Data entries
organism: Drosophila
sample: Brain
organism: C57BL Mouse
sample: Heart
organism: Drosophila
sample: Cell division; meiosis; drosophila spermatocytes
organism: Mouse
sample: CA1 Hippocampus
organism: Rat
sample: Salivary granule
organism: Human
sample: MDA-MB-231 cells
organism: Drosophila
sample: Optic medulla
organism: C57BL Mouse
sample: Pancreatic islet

...

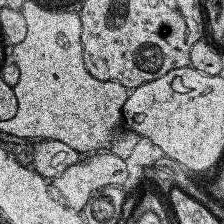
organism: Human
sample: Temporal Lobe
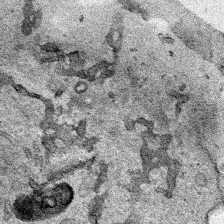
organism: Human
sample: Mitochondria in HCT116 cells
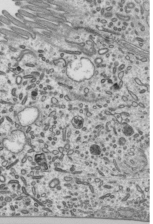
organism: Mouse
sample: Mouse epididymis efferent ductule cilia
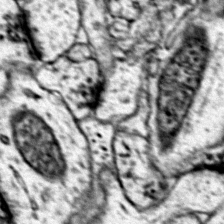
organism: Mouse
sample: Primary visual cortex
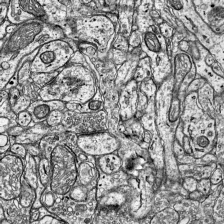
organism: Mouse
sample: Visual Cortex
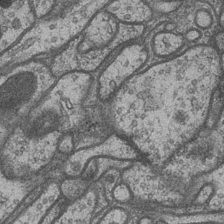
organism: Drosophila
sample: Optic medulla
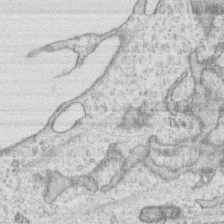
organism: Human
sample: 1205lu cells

## Task to complete
Set the pictures aside and retype exactly the lines above from the line with "sample: Primary visual cortex" to the line with "sample: 1205lu cells", both included, adding no others.

## Response below
sample: Primary visual cortex
organism: Mouse
sample: Visual Cortex
organism: Drosophila
sample: Optic medulla
organism: Human
sample: 1205lu cells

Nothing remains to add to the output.